La lluvia de anoche había dejado los senderos de la montaña embarrados.
Llevaba tacones altos, avanzando con dificultad paso a paso.
Por alguna razón, mis pensamientos se desviaron hacia Nick de nuevo.
«¿No había dicho que vendría en persona para supervisar la sesión de fotos hoy?» Ya eran más de las diez, y aún no había señal de él.
«¿Estaría realmente con Rina anoche?»
«¿Qué hicieron exactamente los dos?»
«¿Cómo podía hacerle esto a Candy?»
Distraída, caminé hasta el otro lado del Lago Luna, cerca de las profundidades del bosque.
El paisaje aquí era aún más impresionante—el lago resplandeciente, las montañas alrededor…
Fotografiar aquí definitivamente produciría mejores resultados.

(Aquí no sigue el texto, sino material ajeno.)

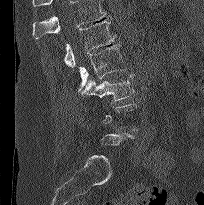
CT, spine — sagittal reformat — 204x205 px. Bounding boxes as [x1, y1, x2, y2] in pixel coordinates.
Not every vertebra on this slice has a box: a vertebra is boxed only from the first to the last slice where its cross-section is at least a third of its largest, and this slice is outside that range for at least one of them.
A vertebra cut off by the top edge of the scan is not labeled and has no box.
L1: [42, 19, 115, 67]
L2: [77, 44, 126, 92]
L3: [82, 73, 134, 102]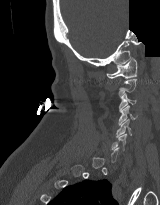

Miré hacia abajo, lista para llamar al fotógrafo y pedirle que viniera—cuando de repente una sombra pasó rápidamente, y una fuerte ráfaga de viento se dirigió directamente hacia mi espalda.
Me di la vuelta justo a tiempo para ver a Mary abalanzándose sobre mí con todas sus fuerzas, ¡intentando empujarme al lago!
Su delicado rostro estaba retorcido de rabia, lleno de odio sin disimular.
Gritó:
—¡Wendy, zorra!
¡Vete al infierno!
Me moví ligeramente, esquivando su ataque con facilidad.
—Mary, ¿qué demonios estás haciendo?
—pregunté con calma, labios apretados mientras miraba su rostro vengativo.
Realmente era implacable.
La última vez, intentó apuñalarme.
Hoy, ¿quería ahogarme?
Nunca pensé que tuviéramos alguna disputa tan profunda…
¿por qué estaba tan decidida a verme muerta?
Cuando su empujón fracasó, los ojos de Mary ardieron de furia.
Me miró con veneno.
—Wendy, ¡maldita zorra!
Por tu culpa, me echaron de la Manada Marrón.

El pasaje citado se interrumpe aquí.